Luke Daniel Sanders (born December 12, 1985) is a retired American mixed martial artist who competed in the Bantamweight division. A professional competitor since 2011, he also competed for the Ultimate Fighting Championship (UFC), Strikeforce and the RFA.

Background
Born in Brenham, Texas and raised in Nashville, Tennessee, Sanders was athletic from a young age; he won national titles in BMX and finished fourth at the grand nationals event in 1992 at the age of seven. He started wrestling in the second grade, winning a state championship for Montgomery Central High School in 2004 at 145 lbs. Sanders also played hockey, winning two state championships in 2001 and 2002. He began competing in Toughman contests at the age of 17, winning several tournaments, and holds an amateur boxing record of 9–0.

Mixed martial arts career

Early career
Sanders compiled an amateur record of 4-0 before making his professional debut for Strikeforce in 2011. Sanders won via TKO in the first round. He then continued his unbeaten streak, compiling a record of 10-0 before being signed by the UFC.

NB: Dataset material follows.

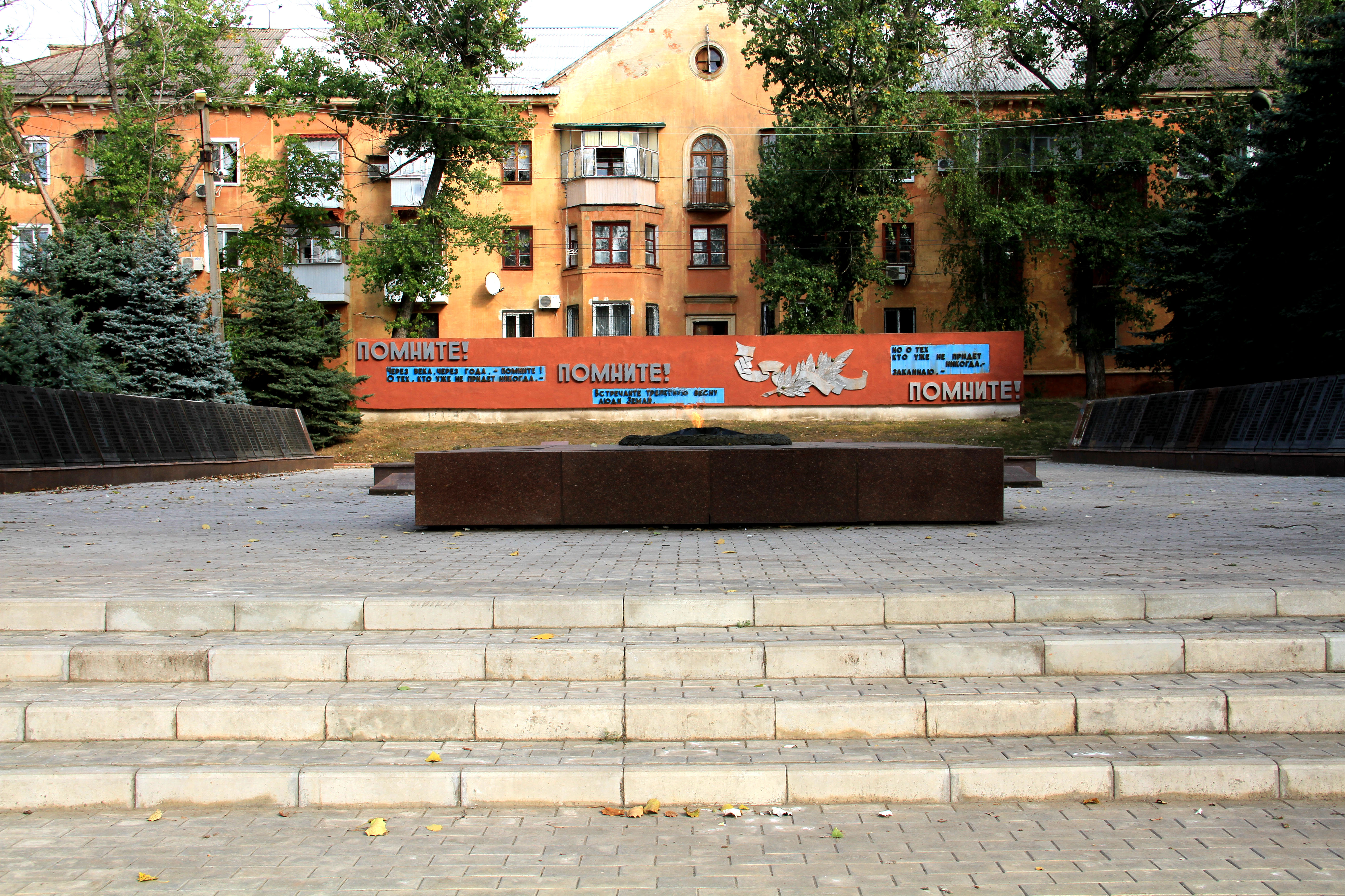 Група могил (3 братські і 1 індивідуальна), де поховані партизани-жертви фашизму та радянські воїни, які загинули в період окупації м. Марганець (серпень 1941 р. — лютий 1944 р.). Поховано 134 люд., Марганець, вул. Радянська, 64-66

Ultimate Fighting Championship
Sanders made his promotional debut as a short notice injury replacement on January 17, 2016, against Maximo Blanco at UFC Fight Night 81. He won the fight via submission in the first round and was awarded a Performance of the Night bonus.

Sanders next faced Iuri Alcântara on March 4, 2017, at UFC 209. He was handed his first professional loss via submission (kneebar) in the second round.

Sanders was scheduled to face Felipe Arantes on September 16, 2017, at UFC Fight Night 116. However, the fight was scrapped after Arantes fell sick on September 14 from an undisclosed illness.

Sanders was expected to face Bryan Caraway on December 9, 2017, at UFC Fight Night 123. However, on November 20, Caraway pulled out from the fight with undisclosed reason and he was replaced by Andre Soukhamthath. Sanders lost the fight via TKO in the second round. California State Athletic Commission (CSAC) flagged Sanders, after the event, of gaining more than 10% of weight from weight-in weight against on fight day weight, from 135.6 Ibs to 154.5 Ibs, which well over the commission regulation contracted weight of staying within 10% body weight gain for CSAC would not license to Sanders to fight in bantamweight bout in California.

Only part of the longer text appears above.